In DDPG and DQN there are loss functions of the form below. But if we wait for a game/episode/rollout to complete, we can know the actual value for the future discounted rewards. Why not use that instead of relying on this recursion?
For reinforcement learning value function updates, you can use any valid estimate for return in place of the temporal difference target (TD target). Each type of estimate has different qualities that make it more or less useful depending on the problem you face.
The loss function you show is for a single-step Q learning update. The TD target value in it has the following useful traits:
It requires no knowledge of a model of the environment, you don't need access to the game rules. If you do have access to the game rules and want to use them, then this might not be a useful trait.
It requires no further adjustment for actions taken "off-policy". The loss is the same, and updates will converge towards optimal action values (for the optimal policy) even if behaviour is not optimal.

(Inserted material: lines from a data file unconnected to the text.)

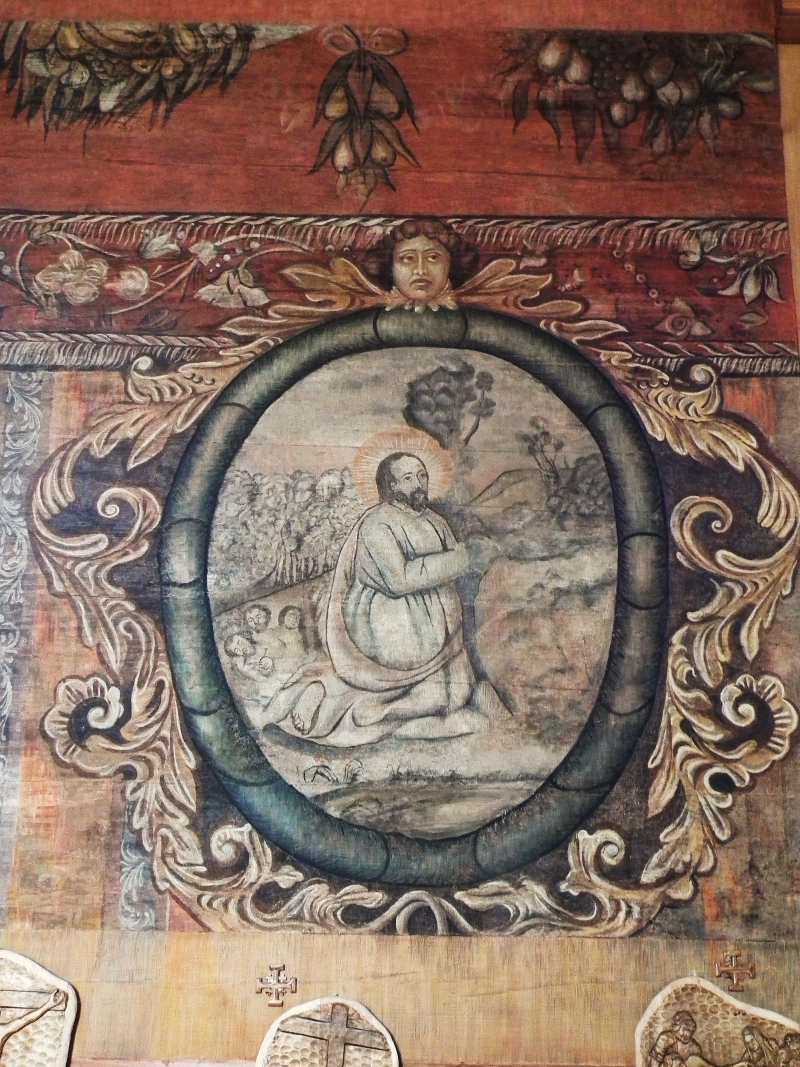 Kościół Podw. Krzyża Św. w Żołędowie.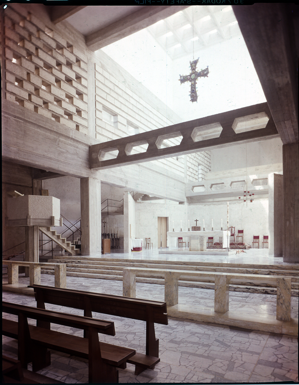 Servizio fotografico : Milano, 1960 / Paolo Monti. - Buste: 5, Fototipi: 5 : Diapositiva, sviluppo cromogeno/ pellicola ; 10x12. - ((Serie costituita da 5 diapositive identificate con i nn.: 483-487. La suddetta serie è contenuta nella scatola identificata con la numerazione G471/620. All'interno del pergamino foglio manoscritto: "Milano/ Chiesa dei poberi/ arch. Figini/ e Pollini".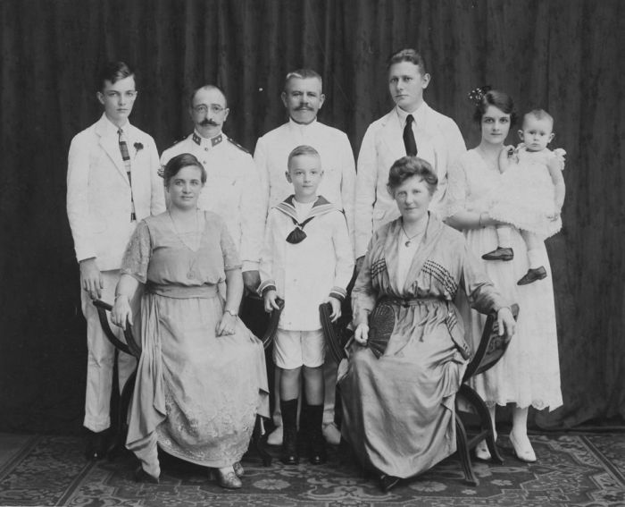 foto. Portret van een Europese familie in Batavia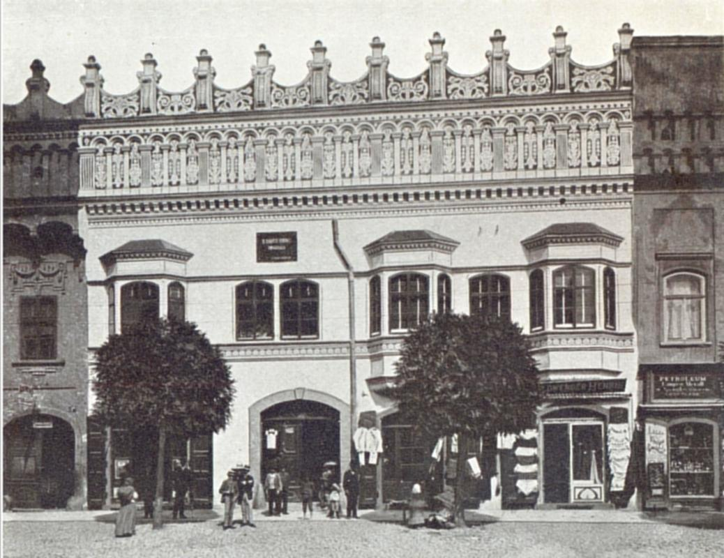 Palais ou Maison Rákóczi à Prešov, Slovaquie. XVIIe siècle. Photographie de 1909.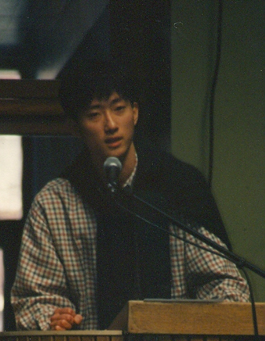 Fre 1997 til 1998 var Casper Roed Pedersen fra Aalborg landsformand for Folkeskoleelevernes Landsorganisation (FLO). Billede fra 1997.

There are some constraints on this - the behaviour policy must cover the optimal policy, and there is still sampling bias when using approximators such as neural networks.
It can be used to make immediate updates after each step, without waiting for an episode to end.
It has low variance, only random elements from a single time step are considered. A full trajectory to the end of an episode includes random elements from the policy and the environment for each time step, which can significantly increase the variance, depending on the environment.
There is one major negative trait:
- It is a biased due to initial arbitrary estimates. Actual samples of return, if taken on policy, or adjusted using importance sampling when off-policy, are not biased.
In practice, the variance and bias trade-off, plus the benefit of immediate online learning, can often favour using a TD target instead of full Monte Carlo sample. This is dependent on the problem.
You can mix and match the estimate mechanisms. A popular choice is to use eligibility traces to control a mix between single-step TD and Monte Carlo updates.
As another example, mixing things in a completely different way, I have successfully adapted the loss function in Connect 4 games, to use a full negamax search with optimal result when N steps away from the end (i.e. an N-ply search), falling back to single-step Q learning for the estimate when the search did not fully resolve the game.